The resulting cells are mainly polyfunctional T cells (95% ± 1%) co-expressing INF-γ, TNFα and Granzyme B. The activated T cells generated from HLA-A2+ patient exhibited greater cytotoxic activity to the HLA-A2+ HCC cells than to the HLA-A2- HCC cells. Up to date, 138 HCC patients have received "Smart T" treatments. No toxicity was observed. After 3 cycles of "Smart T" treatments, we have detected a significant increase of CD8+CD107a+ T cells (p = 0.0082), effector T cells (p = 0.0013) and central memory T cells (p = 0.0038) in the patients' PBMCs as well as a significant decrease of regulatory T cells (p = 0.0015). Specific proliferation and IFN-γ production of T cells stimulated by HCC- antigens pool was also detected in the HCC patients' PBMCs as compared to irrelevant antigen stimulation (Figure 1).
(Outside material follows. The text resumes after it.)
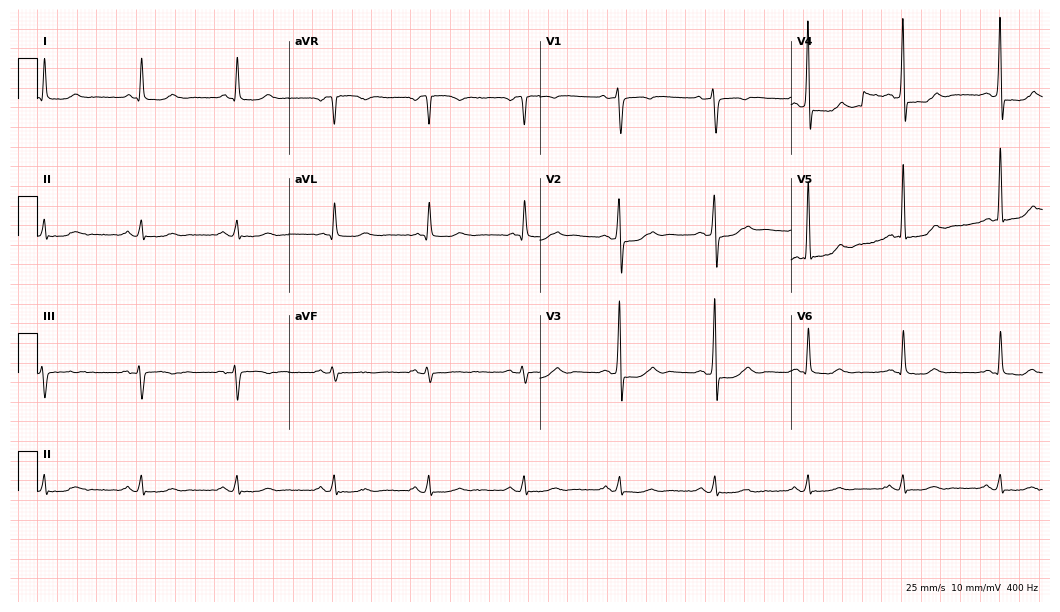
12-lead ECG from a male patient, 81 years old. No first-degree AV block, right bundle branch block, left bundle branch block, sinus bradycardia, atrial fibrillation or sinus tachycardia recorded for this tracing. Only these six findings were labelled.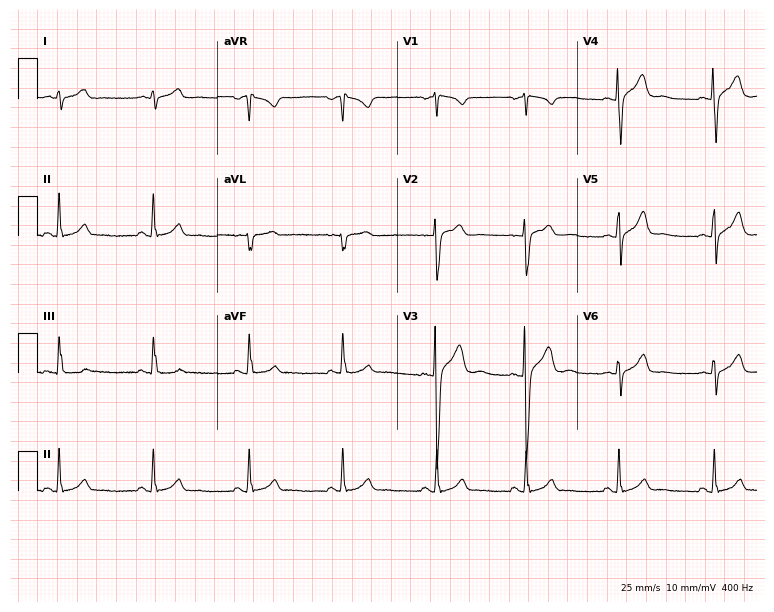
Standard 12-lead ECG recorded from a female, 22 years old. None of these six findings is recorded: first-degree AV block, right bundle branch block (RBBB), left bundle branch block (LBBB), sinus bradycardia, atrial fibrillation (AF), sinus tachycardia.

Moreover, the IFN-γ ELISPOT assay (Figure 2) demonstrated specific responses in patients against each kind of peptides, most of them responded to carcinoembryonic antigen (CEA), survivin, vascular endothelial growth factor receptor (VEGFR), alpha fetoprotein (AFP), glypican-3 (GPC3), HBV core antigen and HBV DNA polymerase. A retrospectively clinical analysis revealed that after multiple "Smart T" treatments, the recurrence and metastasis incidence in one year was low to 10% in the patients with B stage of HCC (n = 10), compared to B stage HCC patients without "Smart T" treatment (n = 14, recurrence and metastasis incidence: 71%, p = 0.005, analyzed by Fisher's exact 2-sided test).

Conclusion

Our study, for the first time, demonstrates tumor antigens specific T cell responses can be robustly raised in HCC patients after Smart T treatment, and provides a safe treatment which may improve the immunologic function and clinical outcome of the HCC patients.

Consent

Written informed consent was obtained from the patient for publication of this abstract and any accompanying images. A copy of the written consent is available for review by the Editor of this journal.